Can you strace the runaway process for a while with

strace -f -o /tmp/strace-machine-agent.log -p $PID_OF_MACHINE_AGENT

And then attach that as well?

Thanks!

Changed in juju:
status:	New → Incomplete
importance:	Undecided → High

Revision history for this message

Māris Fogels (mars) wrote on 2012-06-14:

Runaway juju machine agent Edit (21.3 MiB, text/plain)

Here is the output of strace, as requested.

Changed in juju:
status:	Incomplete → New

Revision history for this message

Māris Fogels (mars) wrote on 2012-06-14:

You said your system reconnects every few seconds? My system reconnects hundreds of times a second. That 22MiB logfile was generated in about ten seconds.

Revision history for this message

Clint Byrum (clint-fewbar) wrote on 2012-06-15:

After some IRC debugging with mars, Its clear to me there is something deep within libzookeeper that causes it to reconnect furiously after a long time of zookeeper being unavailable.

I think the right thing to do here then is to just not bring up the agents at boot time, until ZooKeeper and the containers are also brought up at boot time.

Changed in juju:
status:	New → Confirmed
status:	Confirmed → Triaged

Kapil Thangavelu (hazmat) on 2012-06-19

Changed in juju:
milestone:	none → galapagos
assignee:	nobody → Benjamin Saller (bcsaller)

Revision history for this message

Neal McBurnett (nealmcb) wrote on 2012-06-22:

I tried the strace suggested in #2, with the output below - pretty much the same as Māris.

The nice thing is, doing the strace also stopped the 100% cpu usage and the process I traced is no longer there.

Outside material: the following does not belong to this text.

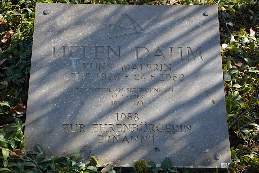 Ehrengrab von Helen Dahm in Oetwil am See ZH

The odd thing is that there were two processes at 100% cpu according to htop, but only one according to ps and only one of my 4 cpus was pegged. I traced the one that was not visible in ps, and now it is gone.....

1343 poll([{fd=4, events=POLLIN}], 1, 0) = 0 (Timeout)
1343 poll([{fd=4, events=POLLIN}], 1, 0) = 0 (Timeout)
1343 socket(PF_INET, SOCK_STREAM, IPPROTO_IP) = 10
1343 setsockopt(10, SOL_TCP, TCP_NODELAY, [1], 4) = 0
1343 fcntl(10, F_GETFL) = 0x2 (flags O_RDWR)
1343 fcntl(10, F_SETFL, O_RDWR|O_NONBLOCK) = 0
1343 connect(10, {sa_family=AF_INET, sin_port=htons(52489), sin_addr=inet_addr("192.168.122.1")}, 16) = -1 EINPROGRESS (Operation now in progress)
1343 close(10) = 0

Revision history for this message

Neal McBurnett (nealmcb) wrote on 2012-06-22:

Another symptom related to this seems to be this output in the machine-agent.log, after each boot, as well as when I did the strace described in comment #2:

$ tail -10 /home/neal/juju/neal-local/machine-agent.log
2012-06-21 10:27:29,961: twisted@ERROR: Unhandled error in Deferred:
2012-06-21 10:27:29,987: twisted@ERROR: Unhandled Error
Traceback (most recent call last):
Failure: txzookeeper.client.ConnectionTimeoutException: could not connect before timeout

2012-06-22 07:03:32,081: twisted@ERROR: Unhandled error in Deferred:
2012-06-22 07:03:32,082: twisted@ERROR: Unhandled Error
Traceback (most recent call last):
Failure: txzookeeper.client.ConnectionTimeoutException: could not connect before timeout

Clint Byrum (clint-fewbar) on 2012-06-22

Changed in juju:
milestone:	galapagos → honolulu

Revision history for this message

Clint Byrum (clint-fewbar) wrote on 2012-06-22:

Neal thanks for the extra info. This is pretty well understood now. There are really two bugs here. One is that we are starting the machine agent on reboot, which we shouldn't do since we know there will be no ZooKeeper on reboot, and the other is that libzookeeper seems to loop uncontrollably on reconnecting at some point.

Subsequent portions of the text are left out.